5.11.09

WHEN A BLIND MAN CRIES, PARDON BLIND WOMAN'S CURSE


“Beni bir kedi lanetledi.” Tachibana yakuza çetesinin başı Akemi Tachibana tarafından, atıldığı kadınlar hapishanesinde sarfettiği bu cümleyle açılan filmi seçmem tesadüf değil elbette. Çünkü beni de bir kedi lanetledi. Hatta sadece beni değil maalesef yakın çevremi ve facebook üzerinden olmak üzere birçok tanıdığımı da lanetledi. Şantiyede acayip isimli bir kedinin peşine düşüp, yemeden içmeden kesilip, nerdeyse saatbaşı olmak üzere, gereksiz foto ve videolarla taciz ettiğim arkadaşlarımdan bu vesileyle özür diledikten hemen sonra filme devam edeyim diyorum.



Turist Ömer derler benim adıma, adıma...

1970 tarihli ve kalbimde, bir Godfrey Ho kadar olmasa da, en az onun kadar acayip bir yeri olan Teruo Ishii tarafından yönetilmiş Kaidan Nobori Ryu (Blind Woman’s Curse), yönetmenin filmografisinde önemli bir yer tutan yakuza filmlerinden birisi.
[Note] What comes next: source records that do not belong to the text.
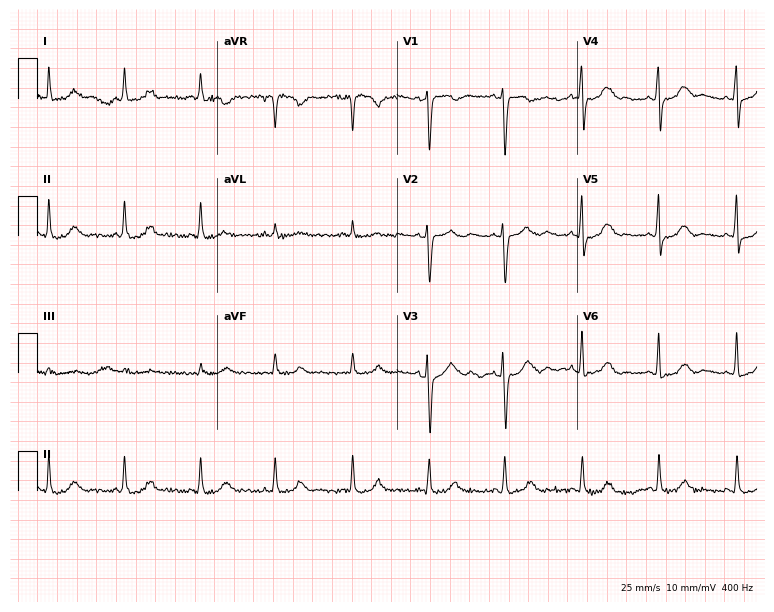
Electrocardiogram, a female, 32 years old. Of the six screened findings (first-degree AV block, right bundle branch block, left bundle branch block, sinus bradycardia, atrial fibrillation, sinus tachycardia), none is recorded.
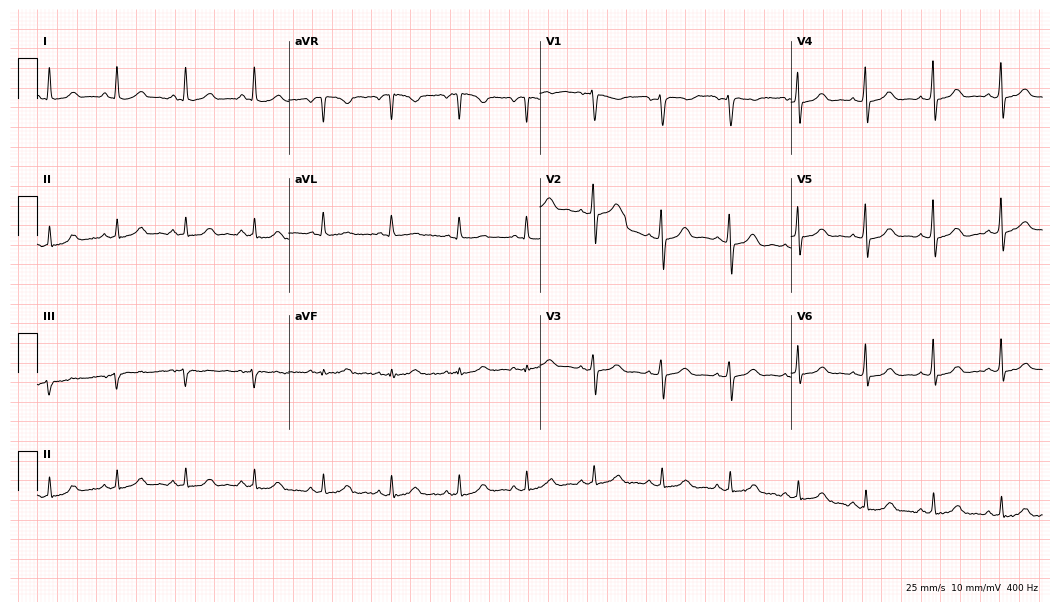
Resting 12-lead electrocardiogram (10.2-second recording at 400 Hz). Patient: a 54-year-old female. Read as a normal ECG.
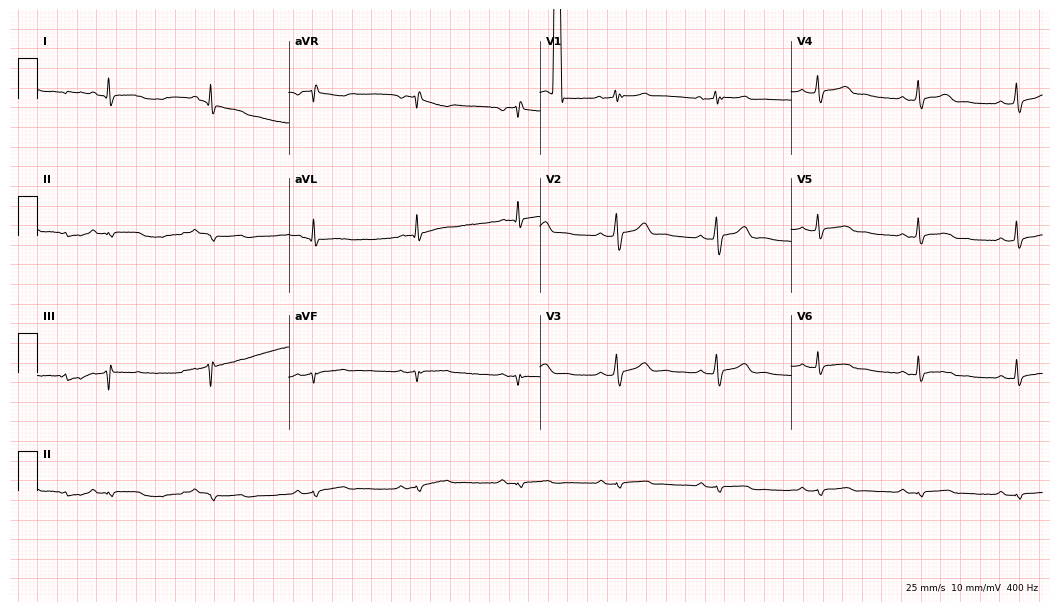
12-lead ECG from a male, 39 years old. Screened for six findings — first-degree AV block, right bundle branch block, left bundle branch block, sinus bradycardia, atrial fibrillation, sinus tachycardia — none is recorded. Other findings, if any, are not listed.

Her ne kadar klasik bir yakuza filmi diyemesek de klasik bir Ishii filmi diyebiliriz gönül rahatlığıyla. Zira işin içine bir kedinin lanetini ve kendine has acayip öğelerini karıştırmayı her nasılsa başarmış yönetmen.



Japon sinemasının yıldızlarından Meiko Kaji ablayı, Tachibana çetesinin başı Akemi olarak karşımıza çıkaran filmin açılış sahnesi oldukça etkileyici. Akemi’nin 5 kişiden oluşan ekibinin herbirinin sırtında, birleştikleri zaman tek parça haline gelen ejderha dövmesinin bir parçası mevcut. Elbette ejderhanın kafası, Akemi’nin sırtında. Dövüşürken, biliyorum çok bayat olacak ama Voltron gibi birleşmek suretiyle kendilerine has bir stil oluşturan ekip, dalgalanmak suretiyle müthiş bir görüntü meydana getirmişler. Böyle ahenkle ve doygun renklerle, seyircisini büyüleyen film, bekletmeden bombasını patlatıyor. Karşı çetenin liderini öldürmek için hamle yapan Akemi, “Lütfen abimi öldürme” diyerek abisinin önüne atılan genç kadının gözlerini kılıcıyla kör ediyor. Yere düşen kadının başucunda peyda olan kara kedi (jaguar desek yeridir), kadının gözlerini yalamak suretiyle lanet olayını başlatıyor.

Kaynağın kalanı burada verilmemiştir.